_WHAT YOU WILL DO_.
Once you find a line containing the word "Category" in the entries below, copy it.

┌────────

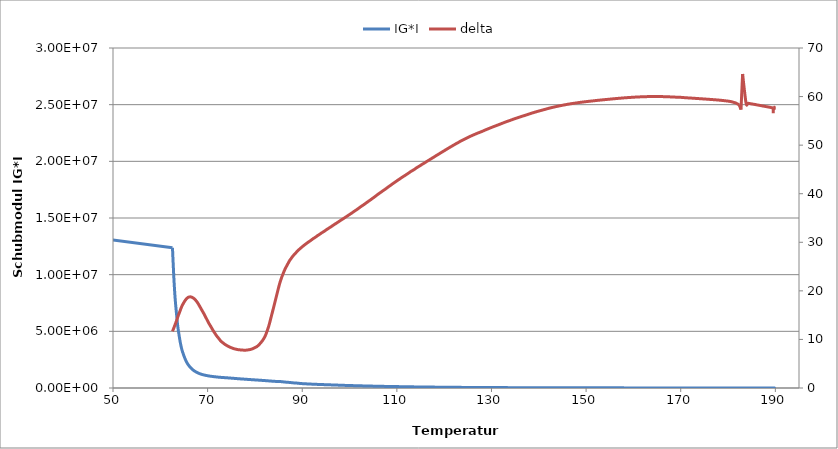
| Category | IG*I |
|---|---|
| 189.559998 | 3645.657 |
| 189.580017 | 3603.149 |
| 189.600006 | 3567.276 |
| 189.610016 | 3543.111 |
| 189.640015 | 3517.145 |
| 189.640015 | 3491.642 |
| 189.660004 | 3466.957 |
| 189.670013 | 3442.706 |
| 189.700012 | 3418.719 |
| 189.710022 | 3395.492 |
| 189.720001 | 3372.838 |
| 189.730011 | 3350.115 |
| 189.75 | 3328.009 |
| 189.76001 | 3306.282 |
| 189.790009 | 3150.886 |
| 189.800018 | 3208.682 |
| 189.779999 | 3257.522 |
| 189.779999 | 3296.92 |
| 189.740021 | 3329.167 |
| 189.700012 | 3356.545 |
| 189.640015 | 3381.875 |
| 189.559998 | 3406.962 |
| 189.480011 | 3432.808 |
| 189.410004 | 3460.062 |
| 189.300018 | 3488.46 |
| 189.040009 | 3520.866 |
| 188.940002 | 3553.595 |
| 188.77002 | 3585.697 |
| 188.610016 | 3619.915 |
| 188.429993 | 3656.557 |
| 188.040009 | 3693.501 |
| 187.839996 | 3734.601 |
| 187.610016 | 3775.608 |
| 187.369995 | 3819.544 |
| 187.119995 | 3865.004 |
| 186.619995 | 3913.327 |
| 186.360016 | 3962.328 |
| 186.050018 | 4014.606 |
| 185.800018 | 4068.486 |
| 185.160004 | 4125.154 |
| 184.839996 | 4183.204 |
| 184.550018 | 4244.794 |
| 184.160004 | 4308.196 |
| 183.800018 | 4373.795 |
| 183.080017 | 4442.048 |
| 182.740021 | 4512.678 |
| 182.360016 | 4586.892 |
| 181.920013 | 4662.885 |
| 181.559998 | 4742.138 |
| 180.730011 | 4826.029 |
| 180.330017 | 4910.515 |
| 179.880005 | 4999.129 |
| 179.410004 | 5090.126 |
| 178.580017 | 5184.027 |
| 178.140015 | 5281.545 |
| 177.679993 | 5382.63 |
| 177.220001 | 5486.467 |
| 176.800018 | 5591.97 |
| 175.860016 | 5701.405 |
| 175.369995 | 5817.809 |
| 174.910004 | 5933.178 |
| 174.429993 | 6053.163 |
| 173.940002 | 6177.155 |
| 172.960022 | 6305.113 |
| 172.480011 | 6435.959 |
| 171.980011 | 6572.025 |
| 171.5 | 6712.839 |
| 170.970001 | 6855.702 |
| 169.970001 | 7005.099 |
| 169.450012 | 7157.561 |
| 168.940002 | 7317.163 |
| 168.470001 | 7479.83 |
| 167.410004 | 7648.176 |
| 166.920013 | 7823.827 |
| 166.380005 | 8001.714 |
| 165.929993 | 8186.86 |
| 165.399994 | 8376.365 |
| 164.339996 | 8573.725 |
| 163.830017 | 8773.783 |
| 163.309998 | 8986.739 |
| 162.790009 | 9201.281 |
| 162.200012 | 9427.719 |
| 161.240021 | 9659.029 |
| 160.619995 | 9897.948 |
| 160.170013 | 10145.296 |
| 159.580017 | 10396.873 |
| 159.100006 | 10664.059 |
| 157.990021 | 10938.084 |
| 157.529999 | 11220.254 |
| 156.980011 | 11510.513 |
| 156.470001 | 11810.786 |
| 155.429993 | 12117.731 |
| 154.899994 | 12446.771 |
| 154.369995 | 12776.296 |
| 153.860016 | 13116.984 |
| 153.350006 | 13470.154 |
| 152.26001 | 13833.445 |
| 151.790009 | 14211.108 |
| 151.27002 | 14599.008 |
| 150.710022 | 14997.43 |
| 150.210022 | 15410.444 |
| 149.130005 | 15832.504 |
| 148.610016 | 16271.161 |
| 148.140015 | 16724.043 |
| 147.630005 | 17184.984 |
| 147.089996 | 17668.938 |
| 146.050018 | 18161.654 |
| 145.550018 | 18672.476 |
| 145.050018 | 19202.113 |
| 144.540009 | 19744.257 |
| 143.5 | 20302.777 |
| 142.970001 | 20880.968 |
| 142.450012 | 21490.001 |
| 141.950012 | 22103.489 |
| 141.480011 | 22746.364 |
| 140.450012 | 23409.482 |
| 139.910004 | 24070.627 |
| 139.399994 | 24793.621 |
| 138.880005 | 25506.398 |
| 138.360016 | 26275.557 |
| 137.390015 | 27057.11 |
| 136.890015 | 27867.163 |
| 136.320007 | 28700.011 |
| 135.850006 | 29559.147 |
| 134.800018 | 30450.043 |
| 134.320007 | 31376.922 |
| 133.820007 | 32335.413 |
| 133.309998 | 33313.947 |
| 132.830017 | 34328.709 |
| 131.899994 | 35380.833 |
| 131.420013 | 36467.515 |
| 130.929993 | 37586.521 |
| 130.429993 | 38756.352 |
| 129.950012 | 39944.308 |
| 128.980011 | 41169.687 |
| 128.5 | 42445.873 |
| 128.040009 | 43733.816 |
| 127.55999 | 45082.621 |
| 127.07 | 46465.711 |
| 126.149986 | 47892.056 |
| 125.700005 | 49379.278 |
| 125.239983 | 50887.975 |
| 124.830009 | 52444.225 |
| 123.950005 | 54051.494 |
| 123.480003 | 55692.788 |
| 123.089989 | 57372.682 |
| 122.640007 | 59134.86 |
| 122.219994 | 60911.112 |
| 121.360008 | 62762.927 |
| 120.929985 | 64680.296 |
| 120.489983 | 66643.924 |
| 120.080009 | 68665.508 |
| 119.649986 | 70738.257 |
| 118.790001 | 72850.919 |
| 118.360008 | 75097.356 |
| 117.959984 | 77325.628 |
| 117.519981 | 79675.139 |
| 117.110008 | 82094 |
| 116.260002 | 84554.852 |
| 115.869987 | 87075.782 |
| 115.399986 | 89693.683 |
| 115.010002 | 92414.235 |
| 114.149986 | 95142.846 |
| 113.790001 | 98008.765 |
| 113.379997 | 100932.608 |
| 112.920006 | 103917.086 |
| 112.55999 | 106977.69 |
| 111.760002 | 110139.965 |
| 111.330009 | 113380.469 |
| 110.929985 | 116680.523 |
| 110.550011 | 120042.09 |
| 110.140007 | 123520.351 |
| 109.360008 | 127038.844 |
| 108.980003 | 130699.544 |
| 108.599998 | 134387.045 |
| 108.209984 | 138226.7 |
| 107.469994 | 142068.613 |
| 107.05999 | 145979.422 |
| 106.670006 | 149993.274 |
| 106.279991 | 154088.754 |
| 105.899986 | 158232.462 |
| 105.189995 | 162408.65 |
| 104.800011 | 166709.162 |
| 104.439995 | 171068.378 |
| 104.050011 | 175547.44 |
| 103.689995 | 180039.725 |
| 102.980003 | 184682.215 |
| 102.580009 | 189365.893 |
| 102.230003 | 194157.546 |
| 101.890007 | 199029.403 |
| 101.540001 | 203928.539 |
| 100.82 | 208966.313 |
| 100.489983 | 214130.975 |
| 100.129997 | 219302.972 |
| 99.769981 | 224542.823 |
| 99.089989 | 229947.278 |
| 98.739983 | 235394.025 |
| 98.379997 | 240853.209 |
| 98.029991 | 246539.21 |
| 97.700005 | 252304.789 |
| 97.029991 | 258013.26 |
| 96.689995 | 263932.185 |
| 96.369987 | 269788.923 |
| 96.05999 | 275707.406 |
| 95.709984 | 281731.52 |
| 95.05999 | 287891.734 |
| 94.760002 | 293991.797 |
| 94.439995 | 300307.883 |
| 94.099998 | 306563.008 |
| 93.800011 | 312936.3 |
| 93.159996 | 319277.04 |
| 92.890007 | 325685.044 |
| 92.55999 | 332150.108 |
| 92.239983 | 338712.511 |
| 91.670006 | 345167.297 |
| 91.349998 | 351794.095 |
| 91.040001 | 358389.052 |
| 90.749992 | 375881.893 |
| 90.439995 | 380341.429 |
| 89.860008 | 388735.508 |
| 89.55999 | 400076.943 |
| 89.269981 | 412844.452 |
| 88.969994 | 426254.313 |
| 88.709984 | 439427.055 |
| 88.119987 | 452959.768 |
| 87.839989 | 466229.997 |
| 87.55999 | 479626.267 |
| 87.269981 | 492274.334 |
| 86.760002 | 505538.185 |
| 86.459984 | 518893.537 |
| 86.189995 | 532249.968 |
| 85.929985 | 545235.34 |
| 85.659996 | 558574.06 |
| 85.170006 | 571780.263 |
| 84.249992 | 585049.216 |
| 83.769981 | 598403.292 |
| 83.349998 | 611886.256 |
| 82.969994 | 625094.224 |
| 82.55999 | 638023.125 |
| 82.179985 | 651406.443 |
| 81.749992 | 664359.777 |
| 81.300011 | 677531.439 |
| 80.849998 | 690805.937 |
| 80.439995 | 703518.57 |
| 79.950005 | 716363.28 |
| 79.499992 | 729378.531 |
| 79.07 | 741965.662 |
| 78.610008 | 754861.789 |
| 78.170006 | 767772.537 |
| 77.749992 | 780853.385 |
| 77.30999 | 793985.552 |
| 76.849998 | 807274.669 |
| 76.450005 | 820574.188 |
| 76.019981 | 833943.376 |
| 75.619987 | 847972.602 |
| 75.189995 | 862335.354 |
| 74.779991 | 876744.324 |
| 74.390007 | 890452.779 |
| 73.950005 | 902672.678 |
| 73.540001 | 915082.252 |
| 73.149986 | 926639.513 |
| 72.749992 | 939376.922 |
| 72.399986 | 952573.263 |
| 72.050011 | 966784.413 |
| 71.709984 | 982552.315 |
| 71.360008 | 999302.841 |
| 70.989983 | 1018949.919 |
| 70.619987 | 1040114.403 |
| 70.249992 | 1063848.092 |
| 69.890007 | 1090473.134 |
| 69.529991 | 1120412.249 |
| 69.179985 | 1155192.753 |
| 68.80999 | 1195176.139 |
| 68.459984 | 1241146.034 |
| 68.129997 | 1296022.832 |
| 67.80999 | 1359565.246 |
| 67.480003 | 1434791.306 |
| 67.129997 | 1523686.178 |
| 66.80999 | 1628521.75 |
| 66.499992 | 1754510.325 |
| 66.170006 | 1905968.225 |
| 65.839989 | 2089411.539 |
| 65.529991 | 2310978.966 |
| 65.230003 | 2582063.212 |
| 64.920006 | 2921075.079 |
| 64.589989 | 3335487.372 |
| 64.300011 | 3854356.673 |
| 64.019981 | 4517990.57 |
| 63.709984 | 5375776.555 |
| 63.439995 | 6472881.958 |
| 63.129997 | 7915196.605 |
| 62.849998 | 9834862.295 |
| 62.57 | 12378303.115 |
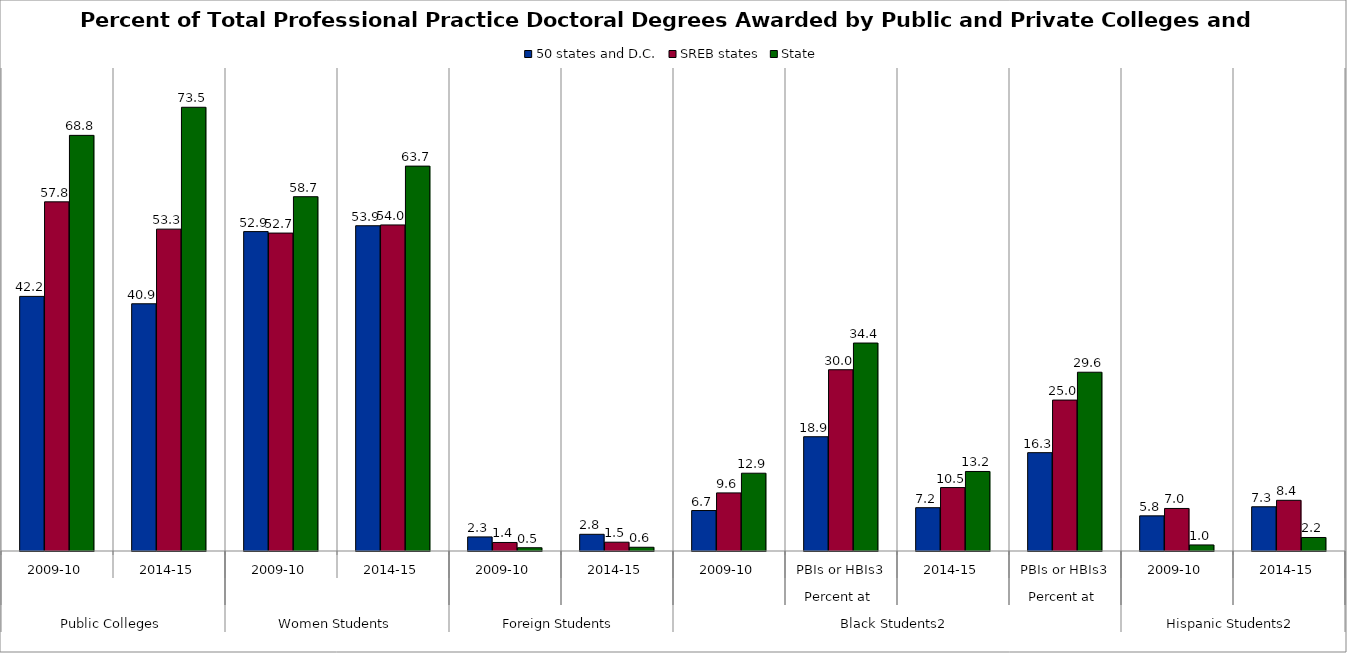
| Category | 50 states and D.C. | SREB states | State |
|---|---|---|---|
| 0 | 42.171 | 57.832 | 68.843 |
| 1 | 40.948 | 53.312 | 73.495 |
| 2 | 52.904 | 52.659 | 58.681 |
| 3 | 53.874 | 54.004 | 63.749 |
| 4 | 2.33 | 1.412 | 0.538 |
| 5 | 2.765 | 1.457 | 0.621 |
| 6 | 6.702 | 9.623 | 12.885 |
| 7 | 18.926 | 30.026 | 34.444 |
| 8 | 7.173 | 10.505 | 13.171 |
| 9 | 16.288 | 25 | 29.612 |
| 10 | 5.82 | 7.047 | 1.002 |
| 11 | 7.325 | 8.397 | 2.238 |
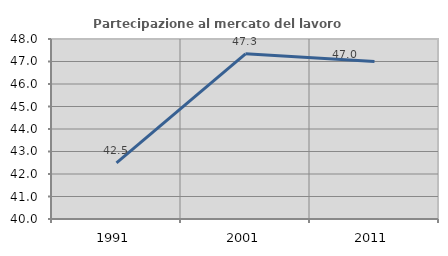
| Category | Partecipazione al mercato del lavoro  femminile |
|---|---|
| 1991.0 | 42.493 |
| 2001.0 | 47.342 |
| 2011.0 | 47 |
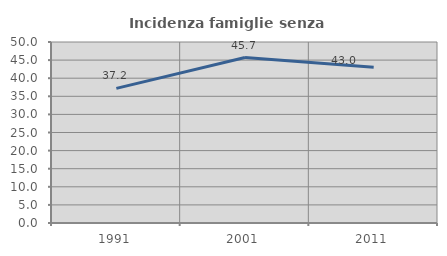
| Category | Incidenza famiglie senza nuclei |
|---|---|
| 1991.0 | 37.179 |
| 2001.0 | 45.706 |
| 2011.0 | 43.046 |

└────────

_RESPONSE TO THIS EXERCISE_.
| Category | IG*I |
| Category | 50 states and D.C. | SREB states | State |
| Category | Partecipazione al mercato del lavoro  femminile |
| Category | Incidenza famiglie senza nuclei |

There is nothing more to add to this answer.